- Born: April 19, 1929 New York City, New York, US
- Died: March 7, 2023 (aged 93) Michigan, US
- Education: Syracuse University Columbia University Barnard College Cornell University
- Occupations: College professor, child and family psychologist
- Employer: Syracuse University
- Partner: Arthur Komar

= Alice Sterling Honig =

American college professor (1929–2023)

Alice Sterling Honig (April 19, 1929 – March 7, 2023) was an American college professor and child psychologist. She was a professor of child development at Syracuse University.

==Early life and education==
Honig was born in New York City, the daughter of William Sterling and Ida Bender Sterling. Both of her parents were Jewish immigrants from Eastern Europe. Her father worked in the garment trade and her mother was a teacher. She graduated from Erasmus Hall High School in Brooklyn. She attended Cornell University after school, but left to marry. Later, she graduated from Barnard College, and earned a master's degree from Columbia University. She earned a Ph.D. in developmental psychology from Syracuse University, where she was a graduate assistant of Bettye Caldwell.

==Career==
Honig was a professor of child development at Syracuse University, program director of the school's Children's Center, and for over 30 years the director of Syracuse's National Quality Infant/Toddler Caregiving Workshop, a summer intensive program. She and pediatrician Frank Oski studied iron deficiency in infants and toddlers in the 1970s and 1980s. In 1975 she was part of a team of American child development specialists to visit China for a cross-cultural study trip. The Alice Sterling Honig Graduate Research Award is given annually to an outstanding Syracuse student in her field.
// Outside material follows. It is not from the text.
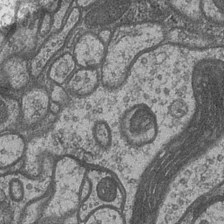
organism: Drosophila
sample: Optic medulla

Honig was active in the Syracuse University Oratorio Society, and had a broad knowledge of Yiddish folksongs, and lullabies from around the world. She gave interviews and opinions, especially to columnist Lawrence Kutner, on children's television, dawdling, babysitters, baby gym classes, overscheduling, and peer pressure, among other topics. In 2015, she received the Woman of Achievement award from Barnard College alumnae association.

==Publications==
Honig was a prolific author, with over 600 articles and book chapters under her name. She was still publishing articles in academic journals into her nineties. Honig was associate editor of Early Child Development and Care, and edited the review section of Young Children. Books by Honig include:
- Parent Involvement in Early Childhood Education (1975)
- Optimizing Early Child Care and Education (1990)
- Talking with Your Baby: Family as the First School (1996, with Holly Brophy)
- Secure Relationships: Nurturing Infant/toddler Attachment in Early Care Settings (2002)
- Little Kids, Big Worries: Stress-Busting Tips for Early Childhood Classrooms (2009)
- The Best for Babies: Expert Advice for Assessing Infant-Toddler Programs (2014)
- Experiencing Nature with Young Children (2015)
- Literacy, Storytelling and Bilingualism in Asian Classrooms (2018)
- Day-to-Day the Relationship Way: Creating Responsive Programs for Infants and Toddlers (2020, with Donna Wittmer)

==Personal life==
Alice Sterling married Syracuse physics professor Arnold Honig. They had three children, Lawrence, Madeleine, and Jonathan. They later divorced. Her longtime partner, Arthur B. Komar, was also a physics professor; he died in 2011. (In an unusual family arrangement, her ex-husband was married to Komar's ex-wife.)

She died in 2023, at the age of 93, in Michigan. Her son-in-law is evolutionary biologist Richard Lenski of Michigan State University.